Ces missiles ne sont pas non plus bardés de technologie de pointe, comme les solutions occidentales ou même le missile à moyenne portée ukrainien Neptune. Le FP-5 sera probablement moins précis et plus susceptible d’être vulnérable à certaines mesures défensives comme le brouillage du système GPS embarqué.
Cette relative modestie technologique fait du Flamingo une "arme plus facile et moins chère à produire que, par exemple, le Neptune ukrainien", assure Huseyn Aliyev. "Ce ne sont pas les mêmes logiques. Le Neptune, conçu avant la guerre d’invasion, a bénéficié de matériaux et d’options plus avancées lui permettant, par exemple, d’être plus furtif. Mais c’était surtout une arme produite pour être exportée", ajoute cet expert.
Le défi de la fabrication en série à grande échelle
Le nouveau venu dans l’arsenal balistique ukrainien a été pensé pour les besoins immédiats de la guerre contre la Russie. Sa portée et sa charge explosive sont censées "permettre à l’Ukraine de frapper si nécessaire les installations militaires que la Russie repousse toujours davantage vers l’est, afin de se mettre à l’abri des missiles à moins longue portée", explique Huseyn Aliyev.
En outre, dans le contexte actuel, "les défenses anti-aériennes russes ont déjà du mal à couvrir l’essentiel du territoire national et ça ne va pas aller en s’améliorant", assure Fabian Hoffmann.
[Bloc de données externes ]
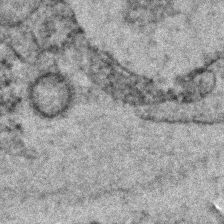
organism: C. elegans
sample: C. elegans embryo
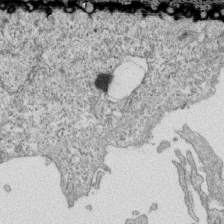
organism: Human
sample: HeLa cell HIV synapse
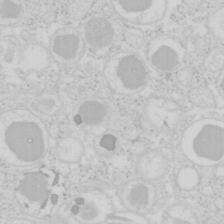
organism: Mouse
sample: Pancreas
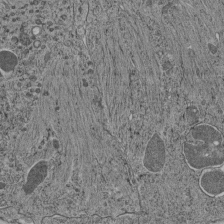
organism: C. elegans
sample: C. elegans pharynx
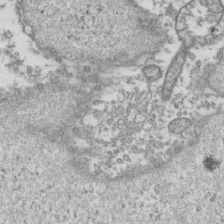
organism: Human
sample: Activated Jurkat CD4+ T cells
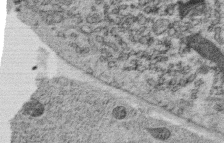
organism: C. elegans
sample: C. elegans oocyte; sperm cells
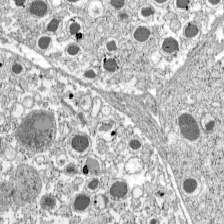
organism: C57BL Mouse
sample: Pancreatic islet
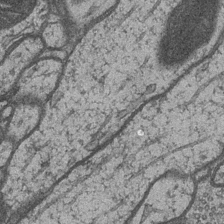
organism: Drosophila
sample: Optic medulla
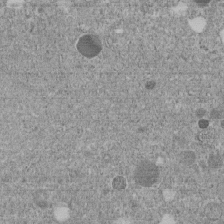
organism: C. elegans
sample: C. elegans embryo early stage
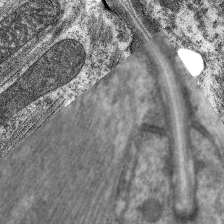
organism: C. elegans
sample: Pharynx
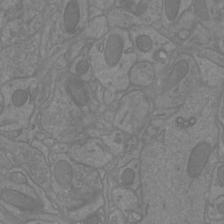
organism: Mouse
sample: Cortical neurons
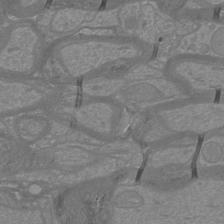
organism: Mouse
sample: Cortical neurons
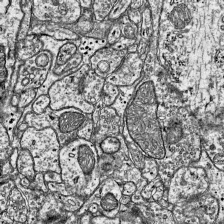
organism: Mouse
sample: Visual Cortex
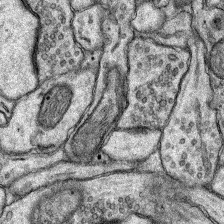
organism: Rat
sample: Hippocampus
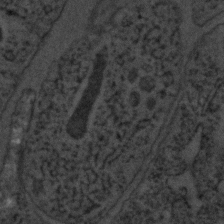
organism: C. elegans
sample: C. elegans embryo
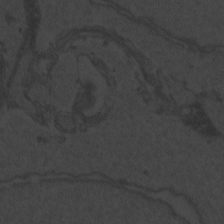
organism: Zebrafish
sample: Macrophage infected with Toxoplasma gondii
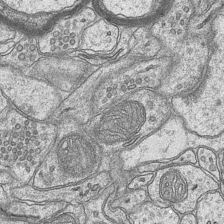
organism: Mouse
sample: CA1 Hippocampus
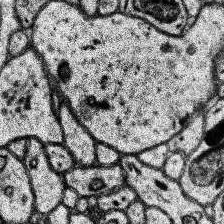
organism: Human
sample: Temporal Lobe
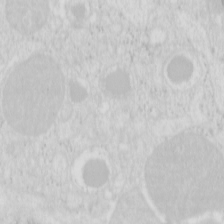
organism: Mouse
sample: Pancreas
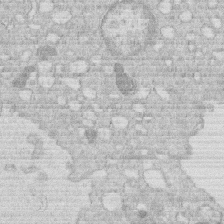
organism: Human
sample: Macrophage cells
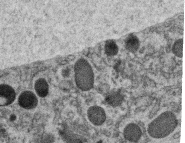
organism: C. elegans
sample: C. elegans oocyte; sperm cells
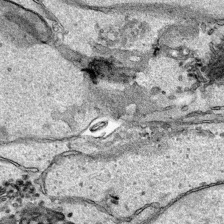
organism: Human
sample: Mitochondria in HCT116 cells
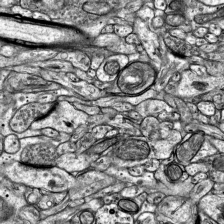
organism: Mouse
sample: Visual Cortex
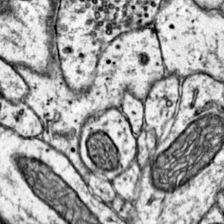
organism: Mouse
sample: Primary visual cortex
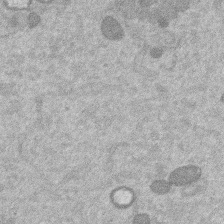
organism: Mouse
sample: Dividing mouse embryo 1 cell stage
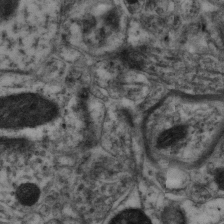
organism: Mouse
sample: Neocortex
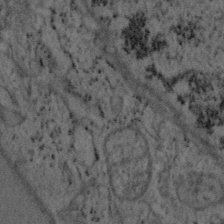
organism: Human
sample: HeLa cells
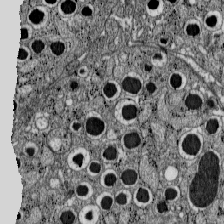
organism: C57BL Mouse
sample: Pancreatic islet
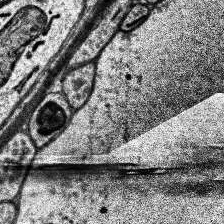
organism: Human
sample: Temporal Lobe
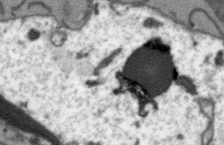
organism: Arabidopsis thaliana
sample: Root tip
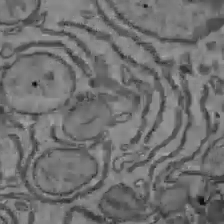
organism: C57BL Mouse
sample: Liver
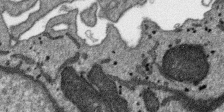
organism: Human
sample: Lung epithelial cells, uninfected (mock) control
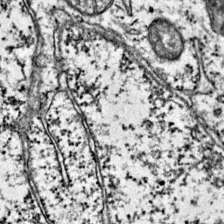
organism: Mouse
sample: Primary visual cortex
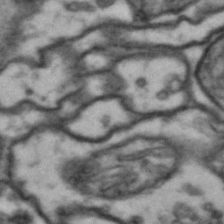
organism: Drosophila
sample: Brain
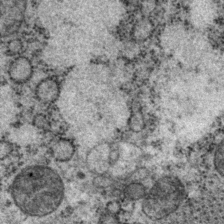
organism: P. pacificus
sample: Pharynx
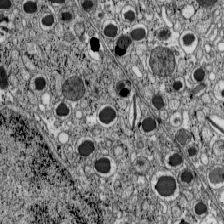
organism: C57BL Mouse
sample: Pancreatic islet
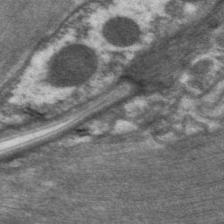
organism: C. elegans
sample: Pharynx
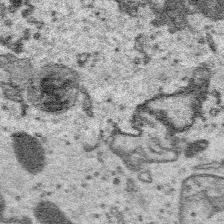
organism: Platynereis dumerilii
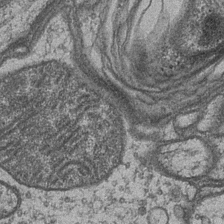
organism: Drosophila
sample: Optic medulla
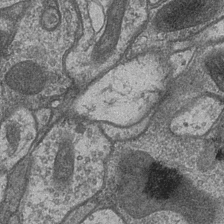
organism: Drosophila
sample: Optic medulla
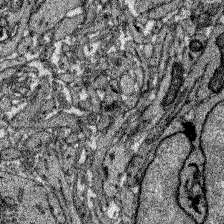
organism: Zebrafish
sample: Larval olfactory bulb
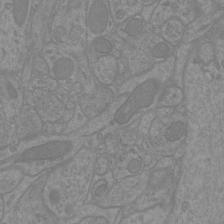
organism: Mouse
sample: Cortical neurons
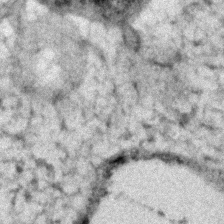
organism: Human
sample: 1205lu cells
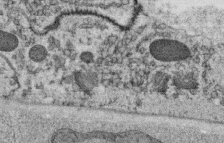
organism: C. elegans
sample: C. elegans oocyte; sperm cells
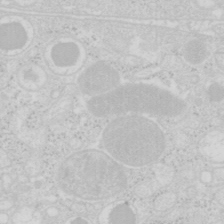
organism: Mouse
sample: Pancreas
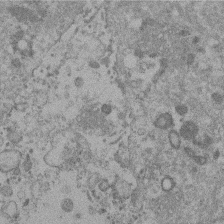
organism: Mouse
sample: Dividing mouse embryo 1 cell stage
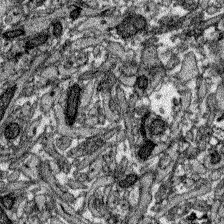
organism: Zebrafish
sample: Larval olfactory bulb
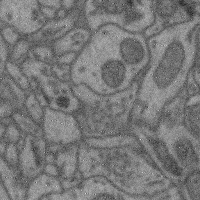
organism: Mouse
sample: Cerebral cortex
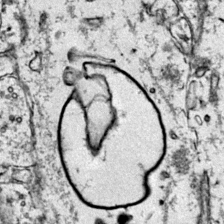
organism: Mouse
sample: Primary visual cortex
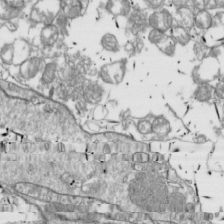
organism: Drosophila
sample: Cell division; meiosis; drosophila spermatocytes
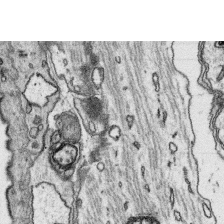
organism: Platynereis dumerilii
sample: Parapodia
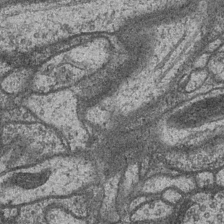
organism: Drosophila
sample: Optic medulla
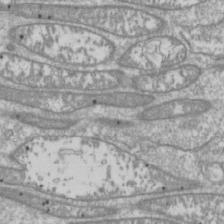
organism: Drosophila
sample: Cell division; meiosis; drosophila spermatocytes
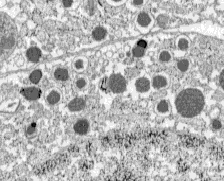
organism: C57BL Mouse
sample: Pancreatic islet
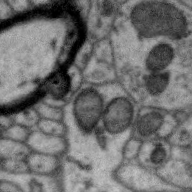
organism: Zebra finch
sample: Brain
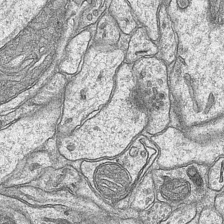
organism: Mouse
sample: CA1 Hippocampus
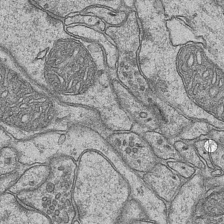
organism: Mouse
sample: CA1 Hippocampus
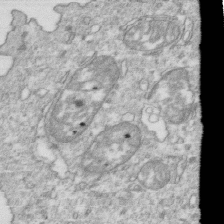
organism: Mouse
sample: Activated OT-1 CD8+ T cells

La guerre d’attrition en cours draine également les ressources russes pour protéger ses sites contre les frappes ukrainiennes sur le territoire russe. Et puis, l’arrivée de missiles pouvant voler sur 3 000 km ne signifie pas que la Russie va simplement reculer ses défenses. Il faut ajouter une nouvelle ligne de défense anti-aérienne, expliquent les experts interrogés.
Mais les Flamingo ne seront vraiment utiles "que si l’Ukraine réussit à les produire en série à grande échelle", estime Huseyn Aliyev. D’où l’objectif d’en fabriquer 2 500 par an affiché par Fire Point. "Le principal défi pour y arriver réside dans le turboréacteur à double flux. C’est le moteur du missile, et il n’est pas évident que l’entreprise ukrainienne qui le fabrique - Motor Sich - sera capable d’augmenter sa production pour répondre à ces objectifs", explique Fabian Hoffmann.
Si l’Ukraine y parvient, le Flamingo pourrait changer la donne de la guerre. D’abord à court terme en réduisant la dépendance ukrainienne aux livraisons d’armes occidentales, soumises aux caprices de dirigeants comme Donald Trump. Mais aussi à plus long terme. Disposer d'un stock conséquent de tels missiles représente "la meilleure solution possible à disposition de l’Ukraine pour dissuader toute velléité future d’agression russe sans dépendre d'un autre pays", conclut Fabian Hoffmann.